Die Töchter und die Frau meines Nachbarn, etwa 2 Zentimeter groß. Sie tanzten
und sie lachten, und als sie mich sahen lachten sie noch mehr, und ich hatte nur
noch einen Gedanken. Hört der Scheiß auch irgendwann mal auf?
Was ich zunächst als Tanzen und Lachen wahrgenommen hatte erwies sich
tatsächlich als weibliches Zetern und Kreischen. Bruno entpuppte sich dabei als
wahrer Freund, indem er sich fiepend unter mein Bett zurückzog. Die Weiber,
insbesondere die Mutter, kreischten weiter bis ich endgültig die Geduld verlor.

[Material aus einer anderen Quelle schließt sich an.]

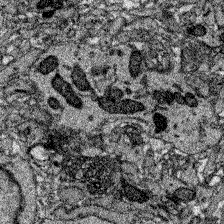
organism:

„SCHNAUZE! UND ZWAR ALLE!“
Das schien zu wirken. Immerhin hatte ich das effektive Anschreien von meinem
Nachbarn gelernt. Die Wirkung hielt nicht lange an. Frauen sind zwar geduldig
aber von Natur aus auch schwatzhaft, und da ich nichts weiter zu sagen hatte
geriet ich erneut unter Beschuss.
„Wo ist Papa, und warum hast du Bruno gekidnapped? Und … warum... bist... du …
so riesig?...“ Es war die jüngste Tochter die das wissen wollte. Endlich etwas,
worauf ich antworten konnte.
„Euer Vater sitzt im Gefängnis weil er euch getötet hat, und ich bin so riesig
weil ihr nur zwei Zentimeter groß seid... oder so um die 1, 67.“
„Unser Vater hat was? Sehen wir irgendwie tot aus?“, fuhr mich die ältere
Schwester wütend an. Wenigstens redeten sie nicht mehr so durcheinander.
„Natürlich nicht!“..., versicherte ich, doch bevor ich weiter zu Wort kam,
mischte sich die Mutter ein.
„Ich habe keine Idiotinnen zur Welt gebracht, also erzähl endlich die ganze
Geschichte... BRUNO!“ Plötzlich tauchte Bruno neben mir auf und knurrte mich an.
„Ich habe dich befreit!“,wandte ich mich ihm zu.
„GRRRR!“, grollte er mich an. Blödes Vieh!
„Sitz!“, befahl ich und versuchte ihm das Köpflein zu tätscheln. Meine Blödheit
wurde umgehend bestraft. „KRRWSCHKNACKS!“, Ich schrie vor Schmerzen während ich
panisch meine blutende Hand zwischen seinen Zähnen betrachtete.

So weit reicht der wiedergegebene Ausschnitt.